Renate Loll on her view of breakthroughs and progress in theoretical physics:
“If we consider high-energy theoretical breakthroughs, I don’t see any. We have found the Higgs particle but that had been theoretically predicted a long time ago. [...] I think it’s very hard to measure progress, not just in quantum gravity, but in the whole of theoretical high-energy physics. What is progress? If you take some particular approach you can have an objective notion of technical progress within that approach, but that is usually a long shot from understanding more about nature. If I adopt this higher standard, I really think there hasn’t been any theoretical breakthrough in the past 30 years.”

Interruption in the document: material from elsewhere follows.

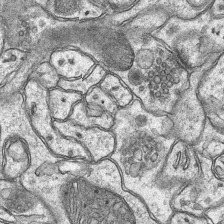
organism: Mouse
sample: CA1 Hippocampus

Lee Smolin on philosophy of science and his well-known critique of string theory:
“I have many doubts about whether or not I was the right person to be the author of that book. As a person I am very conflict-adverse and I hated the tone of the controversy. Also my own view of string theory is complicated, with strong pluses and strong minuses, and almost none of the reviews or commentary addressed the subtlety and complexity of the issues – and it was that tension that defined the book for me. I wouldn’t have written the book if I didn’t find a lot to be interested in in string theory and, at the same time, a lot to be disappointed by. Also, very few got the fact that string theory was not the main focus of that book. The book was first of all an essay in the philosophy of science concerned with the question of how science works. It was chiefly addressed to the critique of science made by the philosopher Paul Feyerabend, which had had a huge influence on my view of science, but left me with some unanswered questions, which the book addressed. The main thesis of the book was an elaboration of Feyerabend’s claim that controversy and disagreement within the scientific community play an important role in the progress of science. The key point for me was to propose an answer to Feyerabend’s unanswered questions, which involved a characterisation of science as based in a community bound by a certain code of ethics. [...] String theory was in the book as a case study to illustrate these issues of scientific methodology.”
Andrew Strominger:
“I would say that the one thing we know about string theory is that it’s not a theory of strings.”
Leonard Susskind:
“I don’t think that there’s more than one theory of quantum gravity. There may be more than one solution to its equations. String theory is a theory that has lots of different solutions obeying the basic rules of string theory. There are probably more extensive rules, or rules that are more general and have as their solution a broader class of things, which may include string theory. That’s the way I’m inclined to think about it. But there’s absolutely no doubt in my mind of two things: that string theory is a mathematically consistent theory which contains gravity and quantum mechanics but that is narrow and supersymmetric. I have absolutely no doubt that the mathematical structure of string theory is consistent and I have absolutely no doubt that it’s not our universe.”
This is an essential book for all those interested in the history and philosophy of mathematical physics.